Season 5
Episode 10
INTO THE WOODS: Goodbye yellow brick road
by Spring Summers – 21-JUN-04
- It’s time – Risks, reasons and
seriously messy things - Spike the catalyst - Riley & Buffy &
Spike – Xander & Buffy & manhood – What Buffy wants – Spicy extras for
James Marsters fans -
This episode opens with a shot of
Dawn’s sensible shoes. These shoes are made for walking, and to
the extent that Dawn represents the innocent child in Buffy, that’s just what
they’ll do. The camera pans up from
Dawn’s feet to her head, and later, we get a similar look at Buffy & Riley,
during their sex scene, as the shot moves upward from their feet. Feet, feet, feet - those things you use to
walk away. We hear references to
chickens’ feet, and Giles and
RILEY
(about Joyce’s illness): “It was a
lot. And you were incredible.”
BUFFY: “Not really, just covering for the weepy
chicken within.”
And later:
ANYA: “Who ordered more chickens’ feet? The ones we have aren’t moving at all.”

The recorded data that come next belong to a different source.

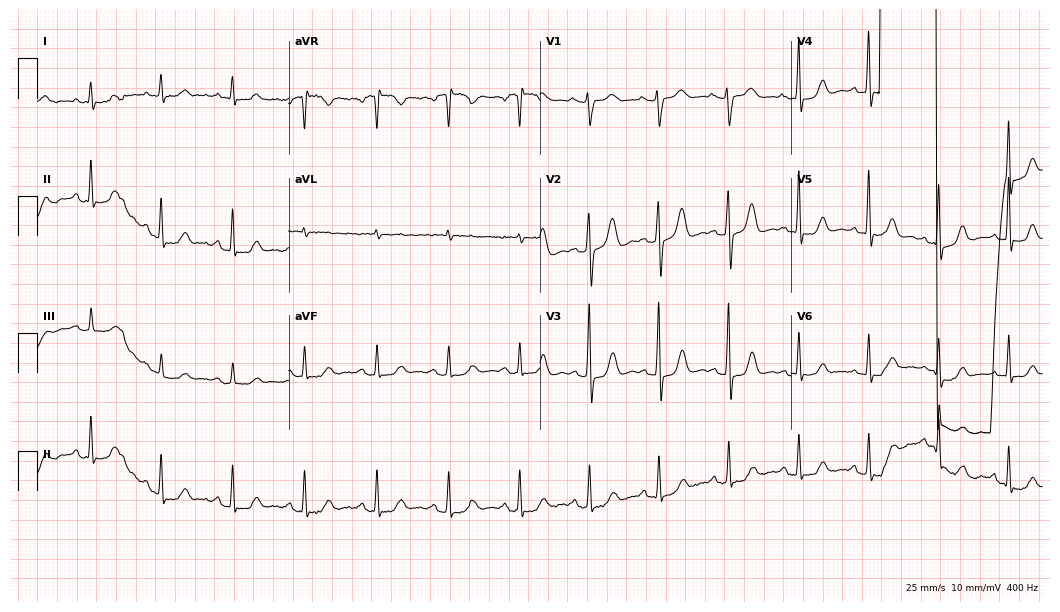
Electrocardiogram, a woman, 64 years old. Of the six screened findings (first-degree AV block, right bundle branch block (RBBB), left bundle branch block (LBBB), sinus bradycardia, atrial fibrillation (AF), sinus tachycardia), none is recorded.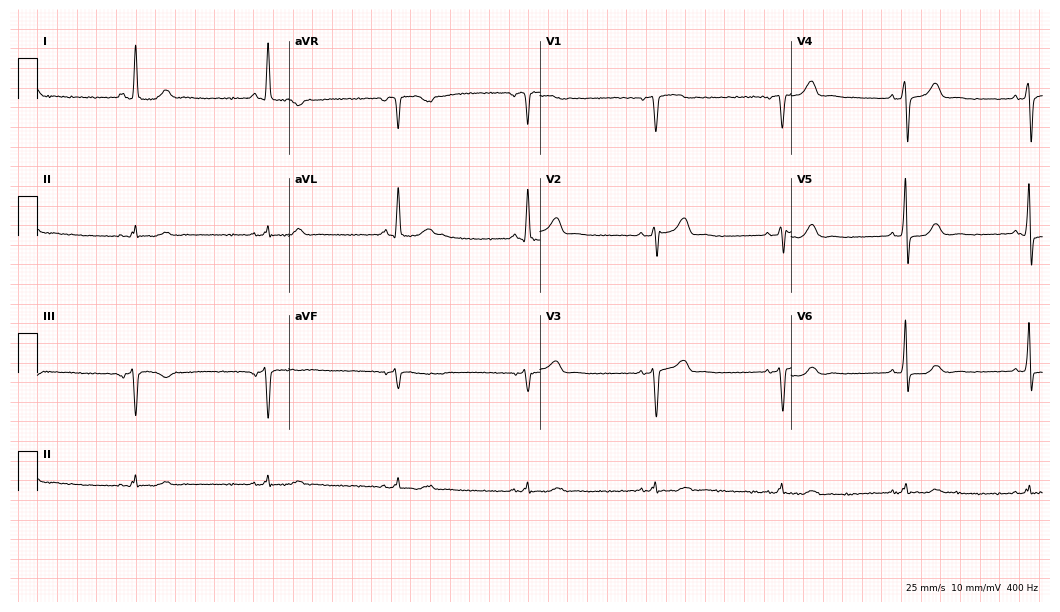
Electrocardiogram, a woman, 65 years old. Of the six screened findings (first-degree AV block, right bundle branch block, left bundle branch block, sinus bradycardia, atrial fibrillation, sinus tachycardia), none is recorded.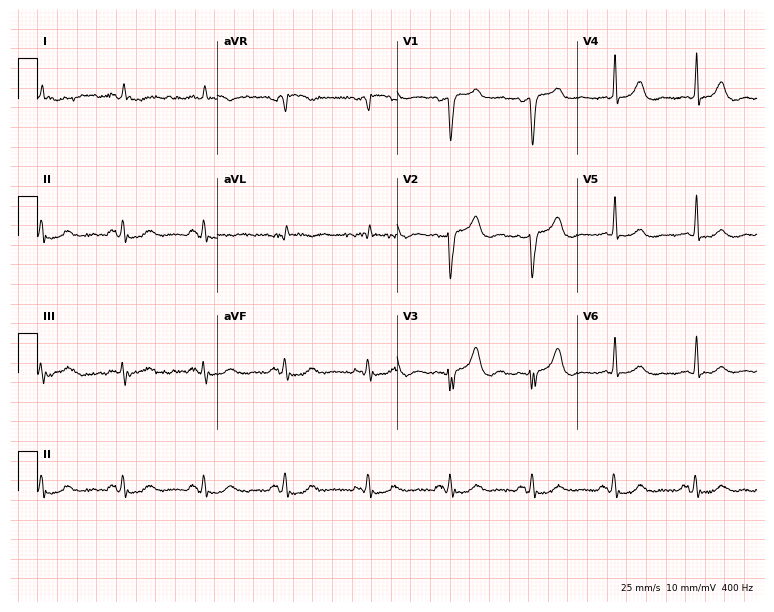
Electrocardiogram (7.3-second recording at 400 Hz), an 82-year-old male. Of the six screened findings (first-degree AV block, right bundle branch block, left bundle branch block, sinus bradycardia, atrial fibrillation, sinus tachycardia), none is recorded. Other findings, if any, are not listed.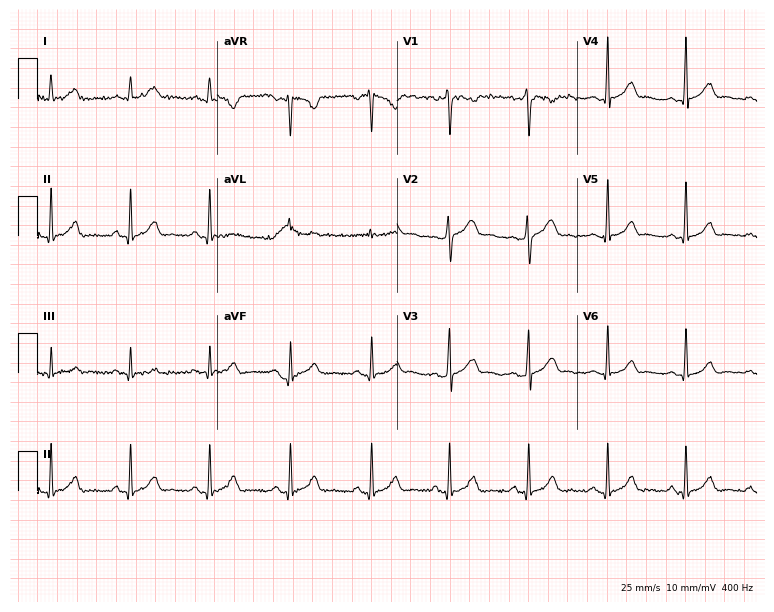
ECG — a 31-year-old man. Labelled as a normal ECG.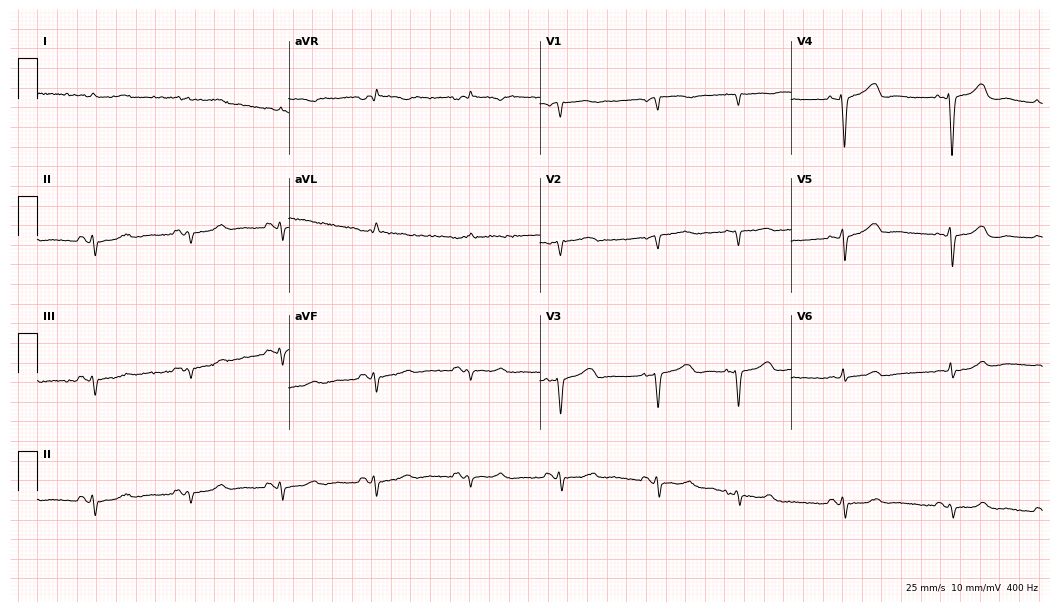
12-lead ECG from a male patient, 76 years old. Screened for six findings — first-degree AV block, right bundle branch block, left bundle branch block, sinus bradycardia, atrial fibrillation, sinus tachycardia — none is recorded. Other findings, if any, are not listed.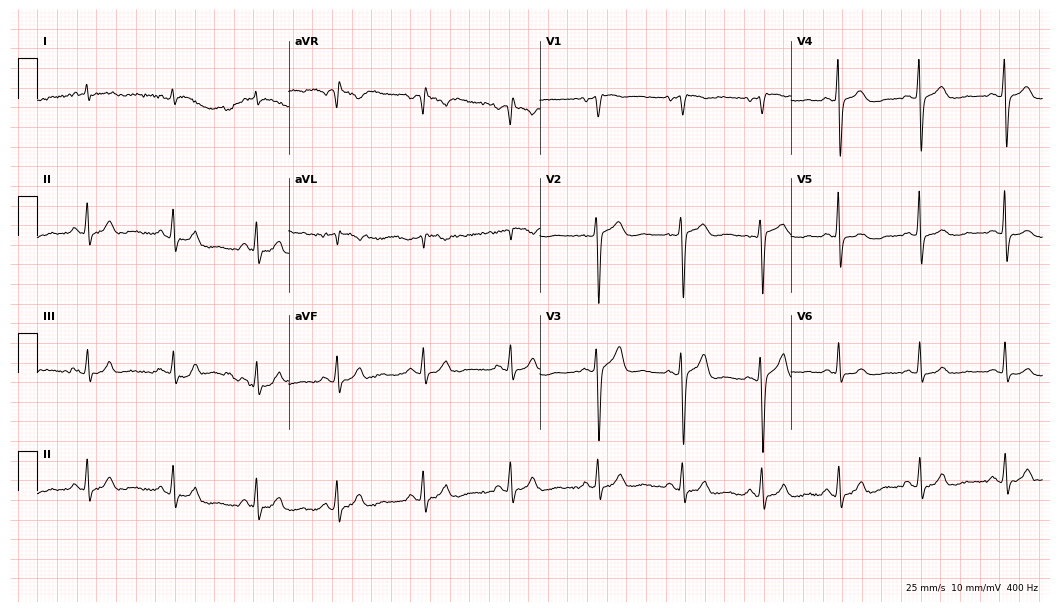
Standard 12-lead ECG recorded from a man, 51 years old. Read as a normal ECG.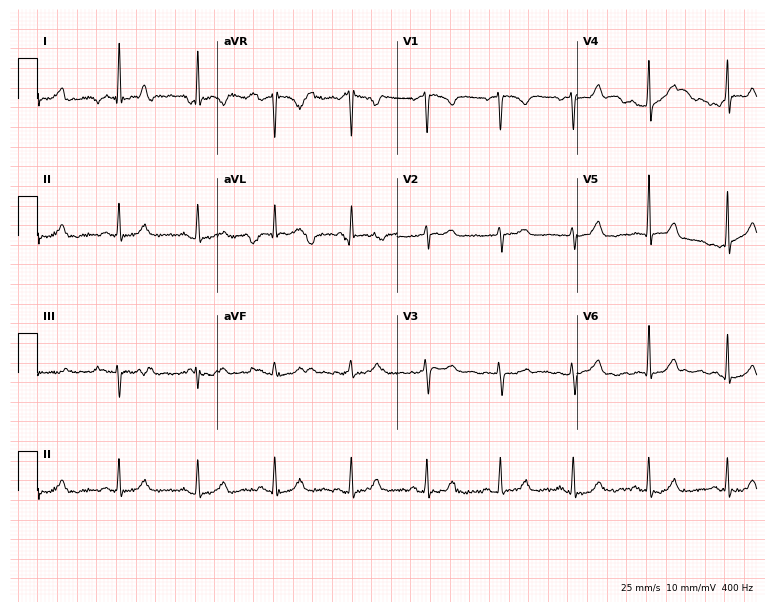
Resting 12-lead electrocardiogram. Patient: a 44-year-old woman. None of these six findings is recorded: first-degree AV block, right bundle branch block, left bundle branch block, sinus bradycardia, atrial fibrillation, sinus tachycardia.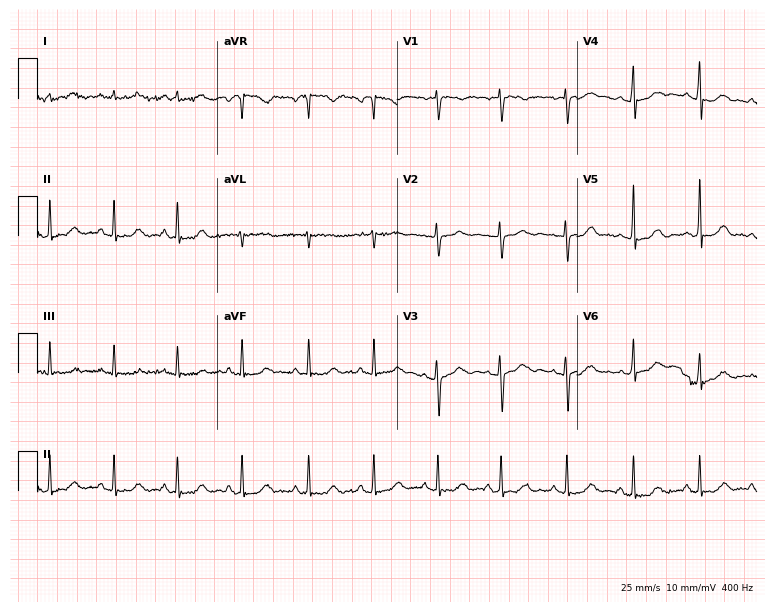
Resting 12-lead electrocardiogram. Patient: an 18-year-old woman. Read as a normal ECG.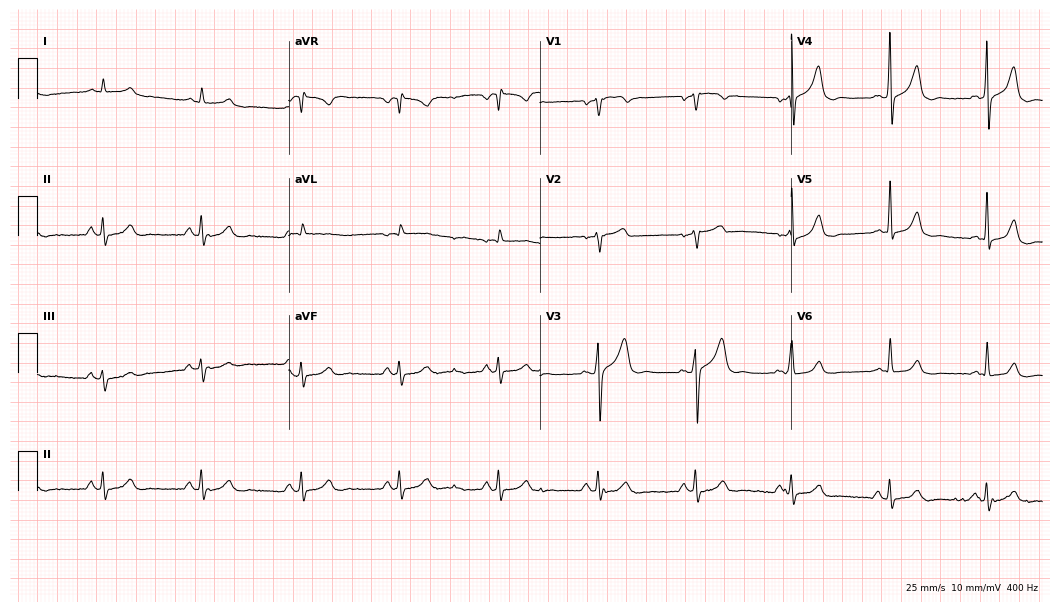
12-lead ECG from a male patient, 62 years old (10.2-second recording at 400 Hz). Recorded interpretation: within normal limits.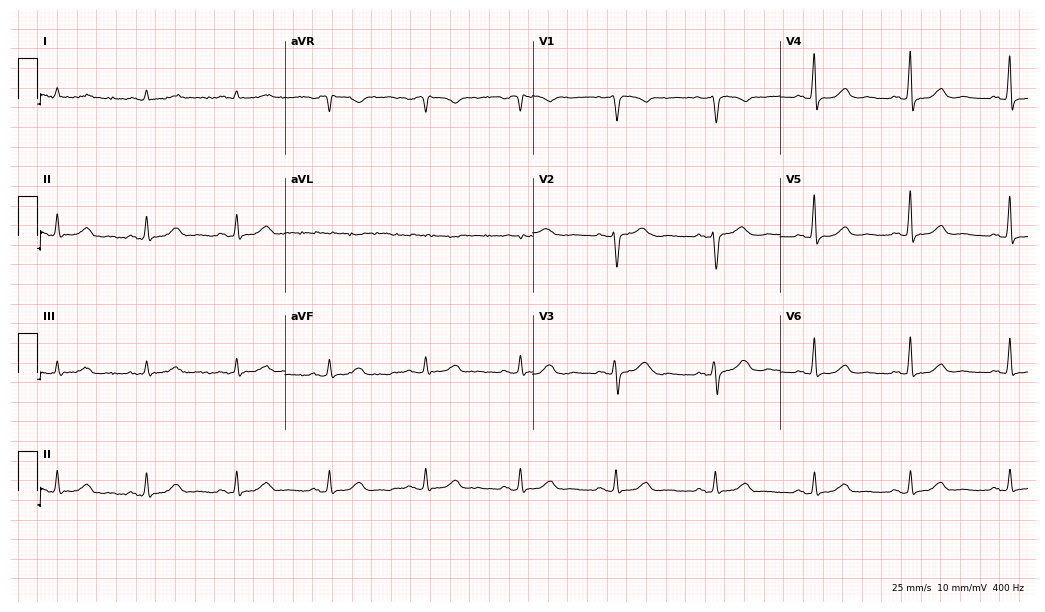
12-lead ECG from a 69-year-old woman (10.1-second recording at 400 Hz). Recorded interpretation: within normal limits.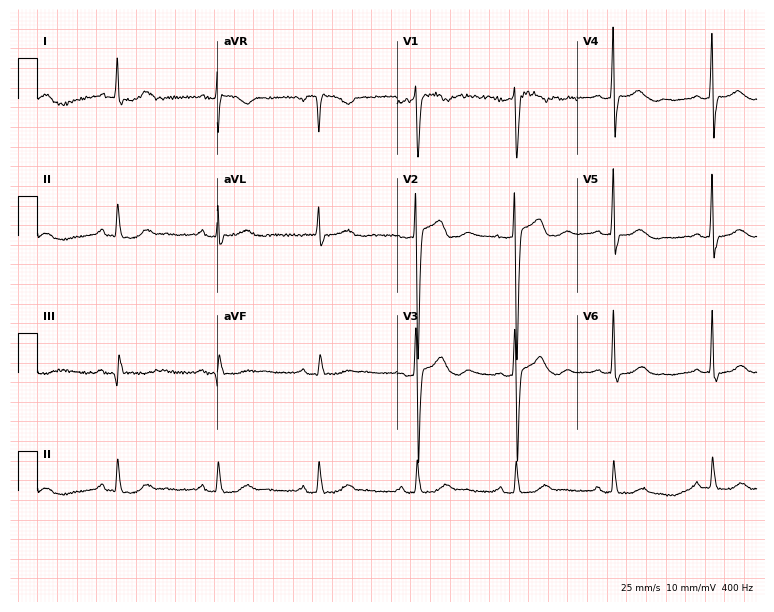
12-lead ECG (7.3-second recording at 400 Hz) from a female, 51 years old. Labelled as a normal ECG.

XANDER: “That’s generally what happens when you cut
them off the chicken.”
By the time we get
to the end of this episode, though, we see that a weepy chicken’s feet can move
very quickly, once they’re reconnected to the chicken. But Buffy makes the connection too late, and
she doesn’t catch the departing Riley.
So the time has come. The zero
hour has arrived. The time for chasing
childish dreams is over.
XANDER:
“So what do you want to do now, Dawnster?
Keeping in mind that I won’t chase you because I’m old and I’m stuffed
full of moo goo gai starch.”
Xander
is referring to Dawn’s childhood memory of Buffy chasing her, while Dawn
pretended to be a vampire. As Riley’s
helicopter prepares for lift off, we watch Buffy chase a vampire-substitute one
last time. But she’s too old, and
stuffed too full of her own painful history.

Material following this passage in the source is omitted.